Jejunal perforation.

Septic peritonitis is uncommon in veterinary medicine, but can be immediately life-threatening if treatment is not rapid and appropriate.

Figure 1. Gastric perforation secondary to NSAID administration, which resulted in septic peritonitis.
Figure 1. Gastric perforation secondary to NSAID administration, which resulted in septic peritonitis.

The sequence of common pathophysiological events that occur with any infectious or inflammatory disease can result in systemic inflammatory response syndrome (SIRS) which is hard to control once under way.

The consequences of SIRS include:

  • inflammation
  • vasodilation
  • hypotension
  • altered coagulation
  • organ injury

Alterations in production and distribution of proteins, specifically albumin, can be a major contributing factor and has been associated with poor prognosis.

The most common source of abdominal sepsis in veterinary patients results from an internally spreading bacteria, most commonly originating from the gastrointestinal (GI) tract. Other sources, such as abscessation (blood borne) or externally penetrating trauma may be causative factors as well.

Several types of diseases can lead to GI perforation:

  • intestinal obstruction from foreign material
  • intussusception
  • compromised GI barrier (NSAID-related perforation)
  • neoplasia
  • torsions
  • thrombus formation (Figures 1 and 2).
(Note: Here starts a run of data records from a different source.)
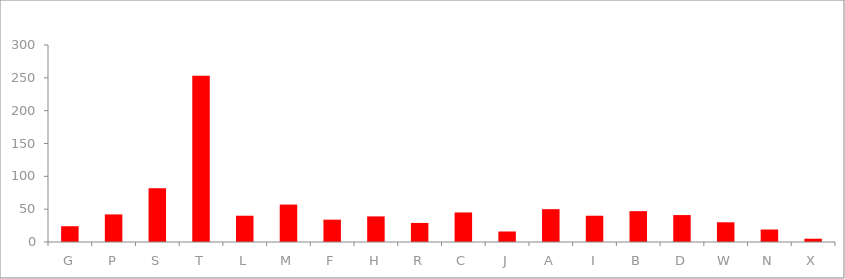
| Category | Count |
|---|---|
| G | 24 |
| P | 42 |
| S | 82 |
| T | 253 |
| L | 40 |
| M | 57 |
| F | 34 |
| H | 39 |
| R | 29 |
| C | 45 |
| J | 16 |
| A | 50 |
| I | 40 |
| B | 47 |
| D | 41 |
| W | 30 |
| N | 19 |
| X | 5 |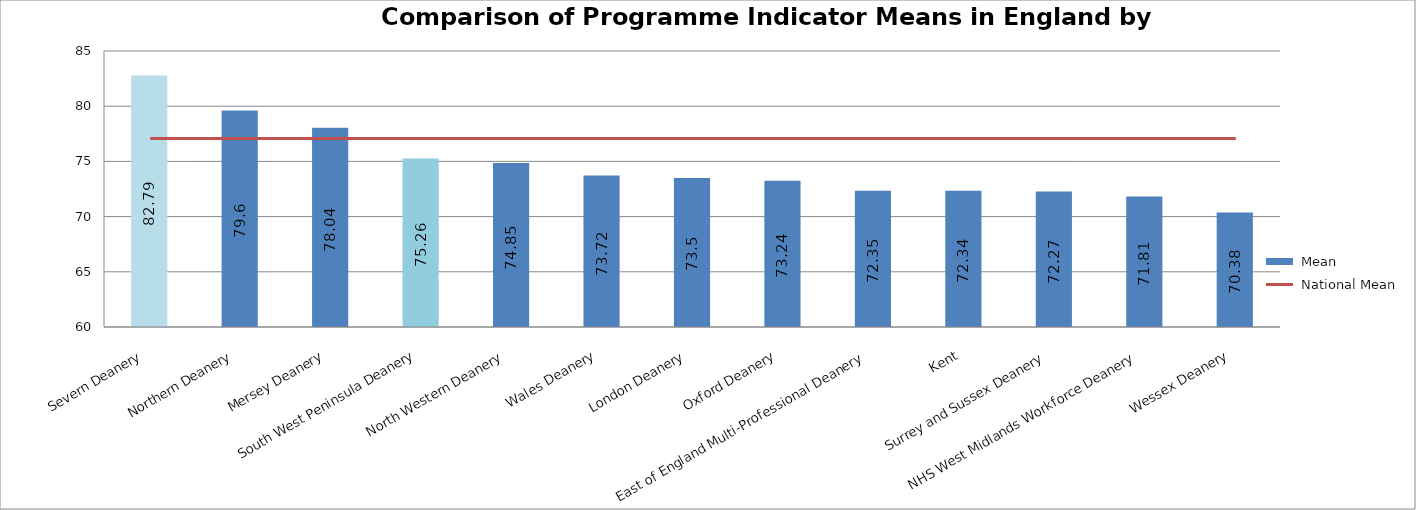
| Category |  Mean |
|---|---|
| Severn Deanery | 82.79 |
| Northern Deanery | 79.6 |
| Mersey Deanery | 78.04 |
| South West Peninsula Deanery | 75.26 |
| North Western Deanery | 74.85 |
| Wales Deanery | 73.72 |
| London Deanery | 73.5 |
| Oxford Deanery | 73.24 |
| East of England Multi-Professional Deanery | 72.35 |
| Kent, Surrey and Sussex Deanery | 72.34 |
| NHS West Midlands Workforce Deanery | 72.27 |
| Wessex Deanery | 71.81 |
| East Midlands Healthcare Workforce Deanery | 70.38 |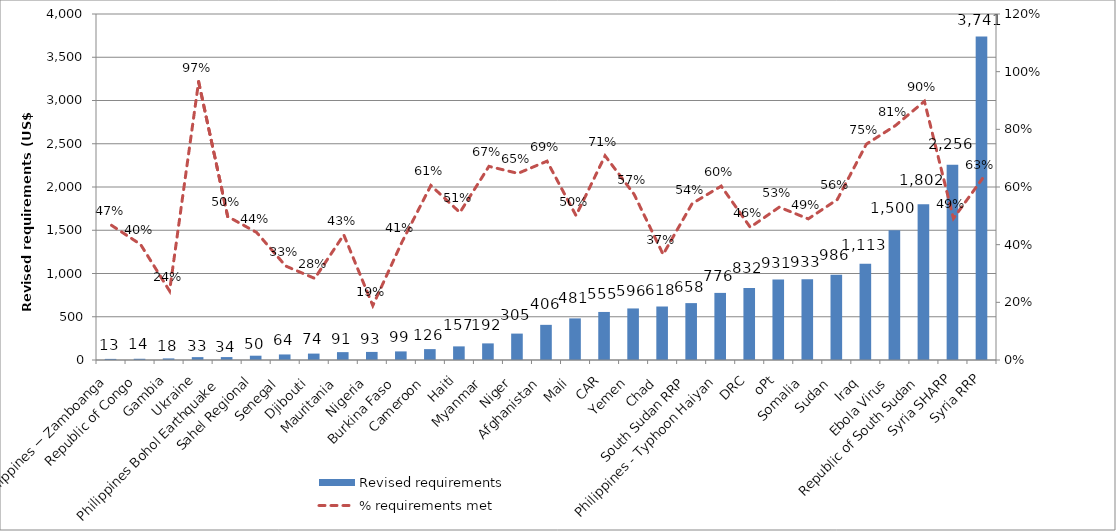
| Category | Revised requirements  |
|---|---|
| Philippines − Zamboanga  | 12.796 |
| Republic of Congo  | 14.269 |
| Gambia  | 18.319 |
| Ukraine | 33.202 |
| Philippines Bohol Earthquake  | 33.829 |
| Sahel Regional  | 49.76 |
| Senegal  | 64.133 |
| Djibouti  | 74.085 |
| Mauritania  | 90.923 |
| Nigeria  | 93.397 |
| Burkina Faso  | 99.334 |
| Cameroon  | 125.77 |
| Haiti  | 157.455 |
| Myanmar  | 192.023 |
| Niger  | 305.236 |
| Afghanistan  | 406.43 |
| Mali  | 481.021 |
| CAR | 555.426 |
| Yemen  | 595.983 |
| Chad  | 618.458 |
| South Sudan RRP | 657.67 |
| Philippines - Typhoon Haiyan  | 775.749 |
| DRC | 832.097 |
| oPt | 931.086 |
| Somalia  | 933.07 |
| Sudan  | 985.697 |
| Iraq  | 1113.277 |
| Ebola Virus  | 1500 |
| Republic of South Sudan  | 1801.753 |
| Syria SHARP | 2256.199 |
| Syria RRP | 3740.655 |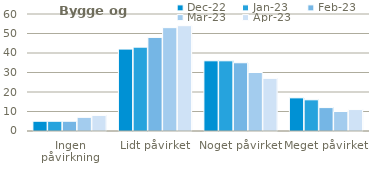
| Category | dec-22 | jan-23 | feb-23 | mar-23 | apr-23 |
|---|---|---|---|---|---|
| Ingen påvirkning | 5 | 5 | 5 | 7 | 8 |
| Lidt påvirket | 42 | 43 | 48 | 53 | 54 |
| Noget påvirket | 36 | 36 | 35 | 30 | 27 |
| Meget påvirket | 17 | 16 | 12 | 10 | 11 |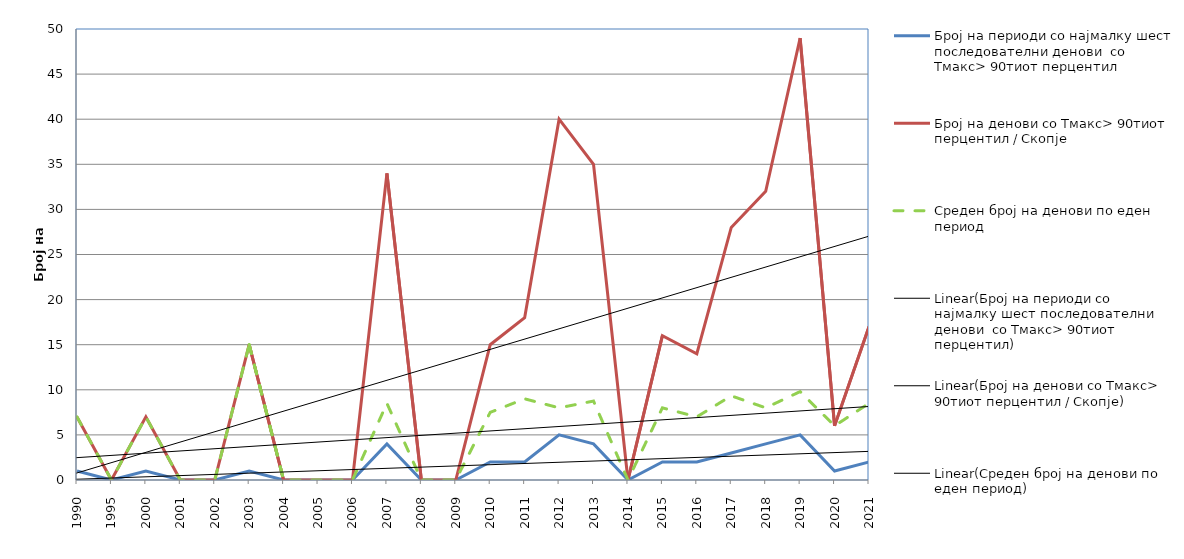
| Category | Број на периоди со најмалку шест последователни денови  со Тмакс> 90тиот перцентил | Број на денови со Тмакс> 90тиот перцентил / Скопје | Среден број на денови по еден период |
|---|---|---|---|
| 1990.0 | 1 | 7 | 7 |
| 1995.0 | 0 | 0 | 0 |
| 2000.0 | 1 | 7 | 7 |
| 2001.0 | 0 | 0 | 0 |
| 2002.0 | 0 | 0 | 0 |
| 2003.0 | 1 | 15 | 15 |
| 2004.0 | 0 | 0 | 0 |
| 2005.0 | 0 | 0 | 0 |
| 2006.0 | 0 | 0 | 0 |
| 2007.0 | 4 | 34 | 8.5 |
| 2008.0 | 0 | 0 | 0 |
| 2009.0 | 0 | 0 | 0 |
| 2010.0 | 2 | 15 | 7.5 |
| 2011.0 | 2 | 18 | 9 |
| 2012.0 | 5 | 40 | 8 |
| 2013.0 | 4 | 35 | 8.75 |
| 2014.0 | 0 | 0 | 0 |
| 2015.0 | 2 | 16 | 8 |
| 2016.0 | 2 | 14 | 7 |
| 2017.0 | 3 | 28 | 9.333 |
| 2018.0 | 4 | 32 | 8 |
| 2019.0 | 5 | 49 | 9.8 |
| 2020.0 | 1 | 6 | 6 |
| 2021.0 | 2 | 17 | 8.5 |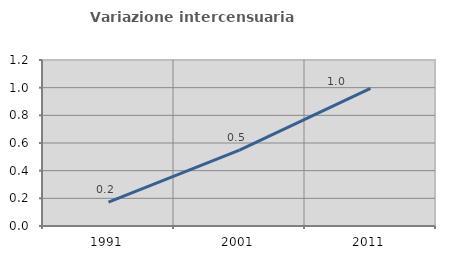
| Category | Variazione intercensuaria annua |
|---|---|
| 1991.0 | 0.173 |
| 2001.0 | 0.548 |
| 2011.0 | 0.995 |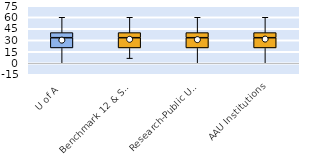
| Category | 25th | 50th | 75th |
|---|---|---|---|
| U of A | 20 | 13.333 | 6.667 |
| Benchmark 12 & SEC | 20 | 13.333 | 6.667 |
| Research-Public Univ | 20 | 13.333 | 6.667 |
| AAU Institutions | 20 | 13.333 | 6.667 |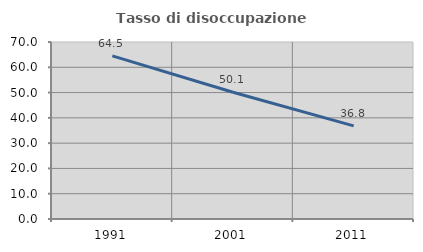
| Category | Tasso di disoccupazione giovanile  |
|---|---|
| 1991.0 | 64.533 |
| 2001.0 | 50.122 |
| 2011.0 | 36.842 |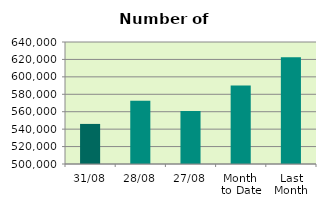
| Category | Series 0 |
|---|---|
| 31/08 | 545996 |
| 28/08 | 572552 |
| 27/08 | 560924 |
| Month 
to Date | 590023.333 |
| Last
Month | 622411.826 |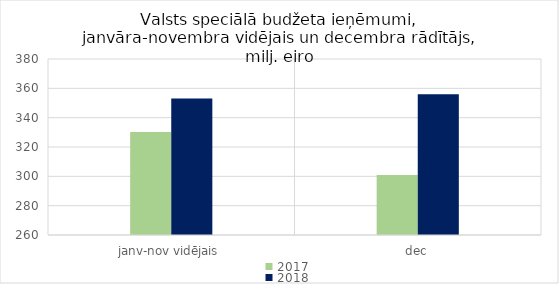
| Category | 2017 | 2018 |
|---|---|---|
| janv-nov vidējais | 330199.424 | 353066.095 |
| dec | 300963.059 | 355952.142 |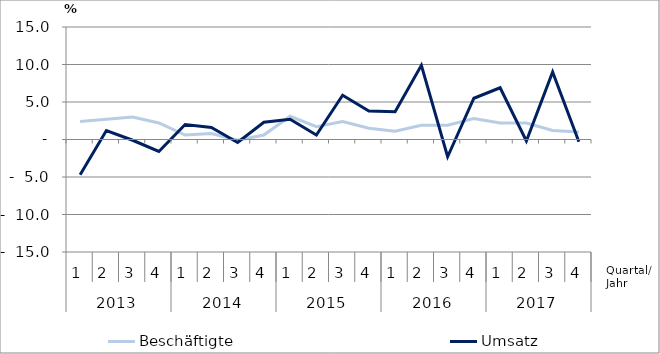
| Category | Beschäftigte | Umsatz |
|---|---|---|
| 0 | 2.4 | -4.7 |
| 1 | 2.7 | 1.2 |
| 2 | 3 | -0.1 |
| 3 | 2.2 | -1.6 |
| 4 | 0.6 | 2 |
| 5 | 0.8 | 1.6 |
| 6 | -0.1 | -0.4 |
| 7 | 0.6 | 2.3 |
| 8 | 3.1 | 2.7 |
| 9 | 1.7 | 0.6 |
| 10 | 2.4 | 5.9 |
| 11 | 1.5 | 3.8 |
| 12 | 1.1 | 3.7 |
| 13 | 1.9 | 9.9 |
| 14 | 1.9 | -2.3 |
| 15 | 2.8 | 5.5 |
| 16 | 2.2 | 6.9 |
| 17 | 2.2 | -0.2 |
| 18 | 1.2 | 9 |
| 19 | 1 | -0.3 |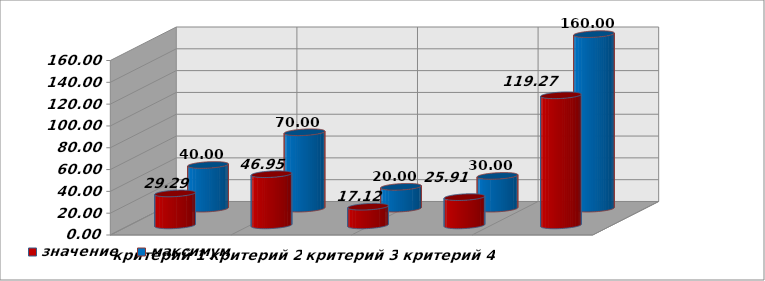
| Category | значение | максимум |
|---|---|---|
| критерий 1 | 29.288 | 40 |
| критерий 2 | 46.949 | 70 |
| критерий 3 | 17.123 | 20 |
| критерий 4 | 25.906 | 30 |

Aggressive therapy is necessary for these patients to address and correct the source of the infection, or underlying problem, to limit the systemic consequences of SIRS.

The SIRS criteria for veterinary patients are quite sensitive (97%), but not very specific (64%). For a diagnosis of SIRS, a patient must meet two (dogs) or three (cats) of four criteria:

  • tachycardia (or bradycardia in cats)
  • tachypnoea
  • fever or hypothermia
  • leukocytosis or leukopenia (or more than 3% bands, dogs)

Dogs that met these criteria had an increased mortality in one study. Three of four of these criteria are changes that can be noted on a physical exam; these changes may be noted at the time of presentation, or during the course of hospitalisation.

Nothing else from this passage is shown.